Sam Anderson is an award-winning staff writer for The New York Times Magazine - formerly a book critic for the same. He lives in Beacon, New York. His first book, “Boom Town: The Fantastical Saga of Oklahoma City, its Chaotic Founding... its Purloined Basketball Team, and the Dream of Becoming a World-class Metropolis” was released this summer.

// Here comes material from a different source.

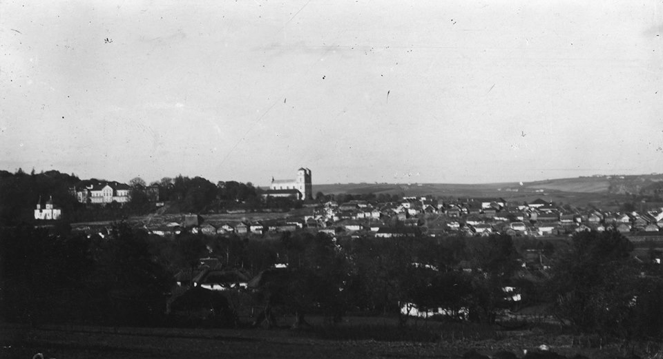 Церква, замок, костел - Вишнівець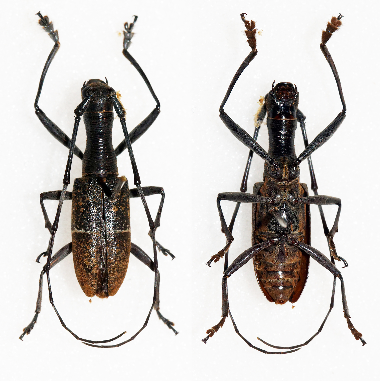 Newman,1842 Sex: Male Data: 03-2011 - Mindanao - Philppines Size: 19mm

“Boom Town” hops around the fascinating story of Oklahoma’s capital city, which is like zooming in on a sped up story of America with everything that entails: dream attainment and major success for some; land ownership; enormous civic pride perhaps only outmatched by civic confusion; power-struggles; architecture that goes up too fast; solid and stately buildings that get knocked down too soon in the name of progress; the unfortunate truths that generate the necessity for an inspiring civil rights movement; extreme weather, sports, rock and roll, and terror.
Oklahoma City also boasts more than a few events that could safely be called uniquely its own, with one example being: Operation Bongo. In 1964, the Federal Aviation Administration used various aircraft to generate sonic booms over OKC to test their effect on structures and public attitude. The public attitude was, largely: “Quit it with the sonic booms.”
Anderson was sent to OKC by The New York Times Magazine to write a splashy feature on the city's NBA team, The Thunder. Luckily for readers, he made a major connection to the place and with the people who live there.